• **Your objective**:
Only the lines from the start of the data through the line containing "2013 | 475.1 |" should be written out, exactly as they are, with both ends included and the pictures left out.

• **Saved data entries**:
========
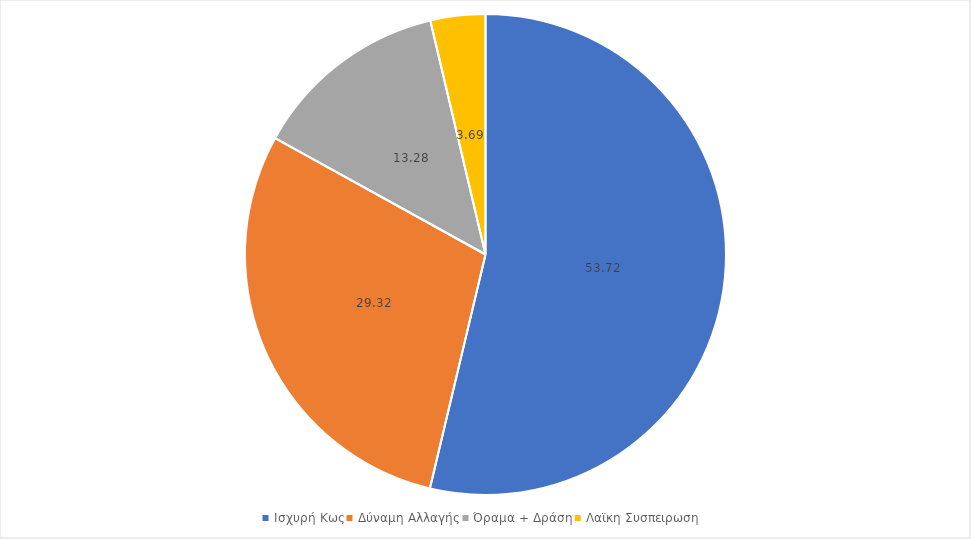
| Category | Series 0 |
|---|---|
| Ισχυρή Κως | 53.716 |
| Δύναμη Αλλαγής | 29.315 |
| Όραμα + Δράση | 13.283 |
| Λαϊκη Συσπειρωση | 3.686 |
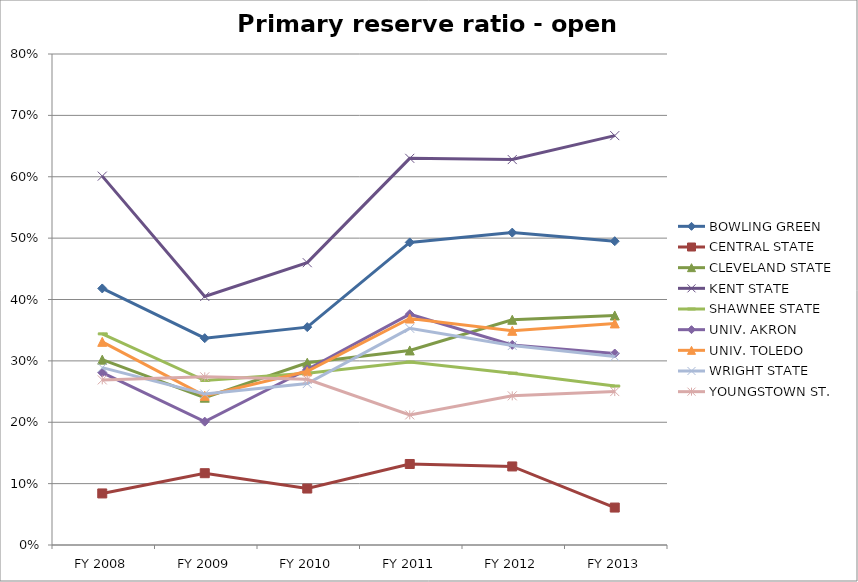
| Category | BOWLING GREEN  | CENTRAL STATE  | CLEVELAND STATE  | KENT STATE  | SHAWNEE STATE  | UNIV. AKRON  | UNIV. TOLEDO  | WRIGHT STATE  | YOUNGSTOWN ST.  |
|---|---|---|---|---|---|---|---|---|---|
| FY 2013 | 0.495 | 0.061 | 0.374 | 0.667 | 0.259 | 0.312 | 0.361 | 0.307 | 0.25 |
| FY 2012 | 0.509 | 0.128 | 0.367 | 0.628 | 0.28 | 0.326 | 0.349 | 0.325 | 0.243 |
| FY 2011 | 0.493 | 0.132 | 0.317 | 0.63 | 0.298 | 0.376 | 0.369 | 0.353 | 0.212 |
| FY 2010 | 0.355 | 0.092 | 0.297 | 0.46 | 0.28 | 0.286 | 0.283 | 0.263 | 0.27 |
| FY 2009 | 0.337 | 0.117 | 0.24 | 0.405 | 0.268 | 0.201 | 0.243 | 0.246 | 0.274 |
| FY 2008 | 0.418 | 0.084 | 0.302 | 0.601 | 0.344 | 0.281 | 0.331 | 0.289 | 0.269 |
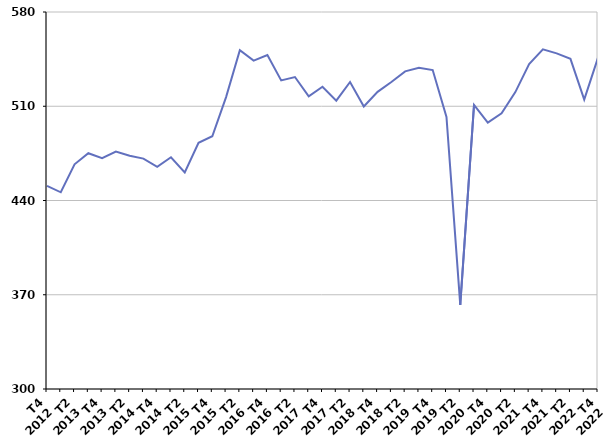
| Category | Ensemble des sorties de catégories A, B, C |
|---|---|
| T4
2012 | 450.8 |
| T1
2013 | 446.1 |
| T2
2013 | 466.9 |
| T3
2013 | 475.1 |
| T4
2013 | 471.4 |
| T1
2014 | 476.4 |
| T2
2014 | 473.2 |
| T3
2014 | 471.1 |
| T4
2014 | 465 |
| T1
2015 | 472.1 |
| T2
2015 | 460.9 |
| T3
2015 | 482.9 |
| T4
2015 | 487.7 |
| T1
2016 | 516.8 |
| T2
2016 | 551.6 |
| T3
2016 | 543.9 |
| T4
2016 | 548 |
| T1
2017 | 529.2 |
| T2
2017 | 531.7 |
| T3
2017 | 517.3 |
| T4
2017 | 524.5 |
| T1
2018 | 514.2 |
| T2
2018 | 528 |
| T3
2018 | 509.8 |
| T4
2018 | 520.7 |
| T1
2019 | 528 |
| T2
2019 | 535.9 |
| T3
2019 | 538.5 |
| T4
2019 | 536.9 |
| T1
2020 | 502.1 |
| T2
2020 | 362.5 |
| T3
2020 | 511 |
| T4
2020 | 497.9 |
| T1
2021 | 504.7 |
| T2
2021 | 520.5 |
| T3
2021 | 541.4 |
| T4
2021 | 552.3 |
| T1
2022 | 549.3 |
| T2
2022 | 545.2 |
| T3
2022 | 515 |
| T4
2022 | 546 |
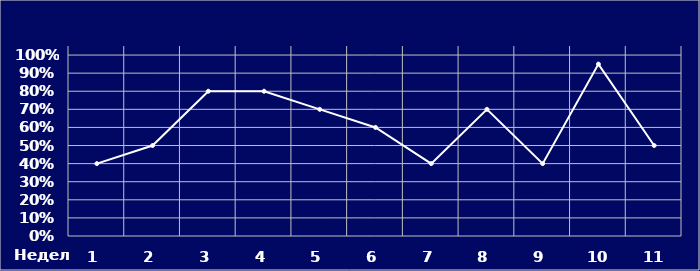
| Category | Series 0 |
|---|---|
| 0 | 0.4 |
| 1 | 0.5 |
| 2 | 0.8 |
| 3 | 0.8 |
| 4 | 0.7 |
| 5 | 0.6 |
| 6 | 0.4 |
| 7 | 0.7 |
| 8 | 0.4 |
| 9 | 0.95 |
| 10 | 0.5 |
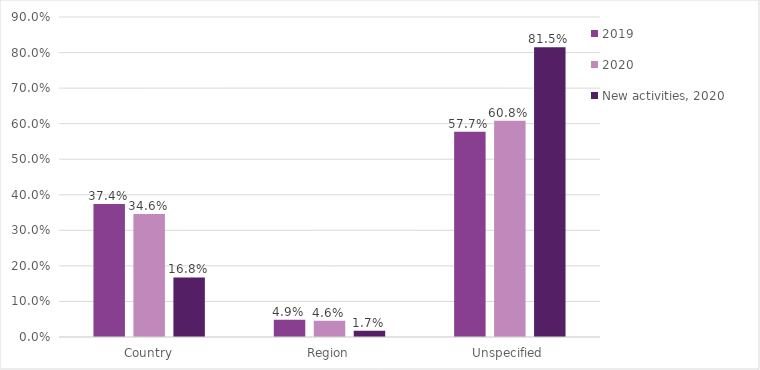
| Category | 2019 | 2020 | New activities, 2020 |
|---|---|---|---|
| Country | 0.374 | 0.346 | 0.168 |
| Region | 0.049 | 0.046 | 0.017 |
| Unspecified | 0.577 | 0.608 | 0.815 |
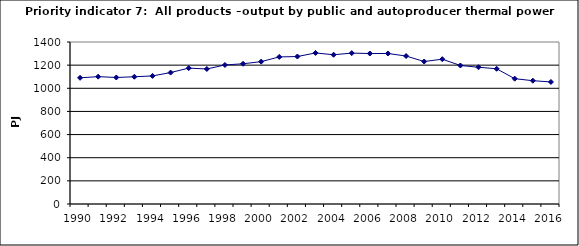
| Category | All products –output by public and autoproducer thermal power stations, PJ |
|---|---|
| 1990 | 1090.57 |
| 1991 | 1100.534 |
| 1992 | 1093.374 |
| 1993 | 1099.559 |
| 1994 | 1106.914 |
| 1995 | 1135.836 |
| 1996 | 1174.446 |
| 1997 | 1166.879 |
| 1998 | 1201.55 |
| 1999 | 1211.789 |
| 2000 | 1230.419 |
| 2001 | 1271.005 |
| 2002 | 1274.377 |
| 2003 | 1305.361 |
| 2004 | 1289.928 |
| 2005 | 1303.964 |
| 2006 | 1300.435 |
| 2007 | 1300.742 |
| 2008 | 1278.86 |
| 2009 | 1231.239 |
| 2010 | 1251.387 |
| 2011 | 1197.141 |
| 2012 | 1181.848 |
| 2013 | 1168.641 |
| 2014 | 1082.959 |
| 2015 | 1065.566 |
| 2016 | 1054.599 |
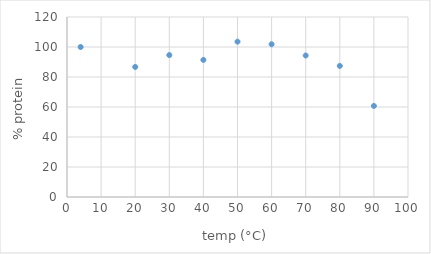
| Category | Series 0 |
|---|---|
| 4.0 | 100 |
| 20.0 | 86.705 |
| 30.0 | 94.62 |
| 40.0 | 91.397 |
| 50.0 | 103.555 |
| 60.0 | 101.824 |
| 70.0 | 94.335 |
| 80.0 | 87.38 |
| 90.0 | 60.704 |
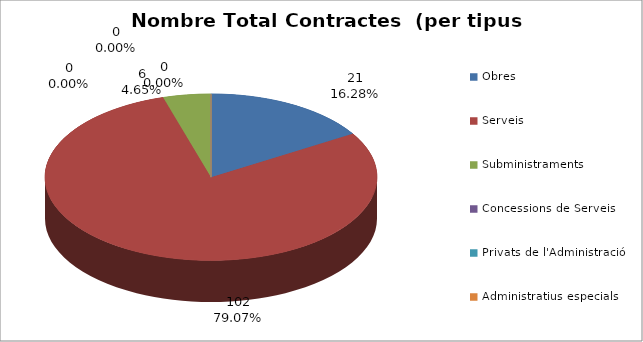
| Category | Nombre Total Contractes |
|---|---|
| Obres | 21 |
| Serveis | 102 |
| Subministraments | 6 |
| Concessions de Serveis | 0 |
| Privats de l'Administració | 0 |
| Administratius especials | 0 |
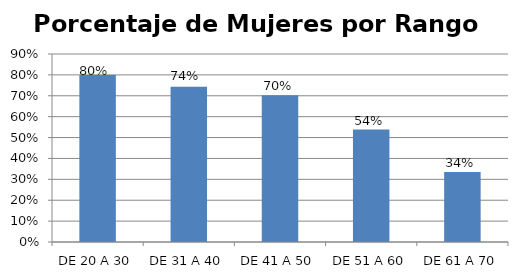
| Category | Porcentaje |
|---|---|
| DE 20 A 30 | 0.8 |
| DE 31 A 40 | 0.743 |
| DE 41 A 50 | 0.702 |
| DE 51 A 60 | 0.538 |
| DE 61 A 70 | 0.335 |
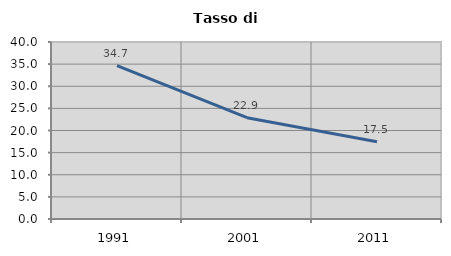
| Category | Tasso di disoccupazione   |
|---|---|
| 1991.0 | 34.668 |
| 2001.0 | 22.897 |
| 2011.0 | 17.474 |
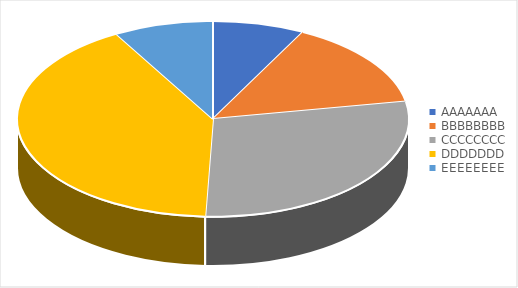
| Category | Series 0 |
|---|---|
| AAAAAAA | 12 |
| BBBBBBBB | 23 |
| CCCCCCCC | 45 |
| DDDDDDD | 65 |
| EEEEEEEE | 13 |
========
• **Answer to the problem**:
| Category | Series 0 |
|---|---|
| Ισχυρή Κως | 53.716 |
| Δύναμη Αλλαγής | 29.315 |
| Όραμα + Δράση | 13.283 |
| Λαϊκη Συσπειρωση | 3.686 |
| Category | BOWLING GREEN  | CENTRAL STATE  | CLEVELAND STATE  | KENT STATE  | SHAWNEE STATE  | UNIV. AKRON  | UNIV. TOLEDO  | WRIGHT STATE  | YOUNGSTOWN ST.  |
|---|---|---|---|---|---|---|---|---|---|
| FY 2013 | 0.495 | 0.061 | 0.374 | 0.667 | 0.259 | 0.312 | 0.361 | 0.307 | 0.25 |
| FY 2012 | 0.509 | 0.128 | 0.367 | 0.628 | 0.28 | 0.326 | 0.349 | 0.325 | 0.243 |
| FY 2011 | 0.493 | 0.132 | 0.317 | 0.63 | 0.298 | 0.376 | 0.369 | 0.353 | 0.212 |
| FY 2010 | 0.355 | 0.092 | 0.297 | 0.46 | 0.28 | 0.286 | 0.283 | 0.263 | 0.27 |
| FY 2009 | 0.337 | 0.117 | 0.24 | 0.405 | 0.268 | 0.201 | 0.243 | 0.246 | 0.274 |
| FY 2008 | 0.418 | 0.084 | 0.302 | 0.601 | 0.344 | 0.281 | 0.331 | 0.289 | 0.269 |
| Category | Ensemble des sorties de catégories A, B, C |
|---|---|
| T4
2012 | 450.8 |
| T1
2013 | 446.1 |
| T2
2013 | 466.9 |
| T3
2013 | 475.1 |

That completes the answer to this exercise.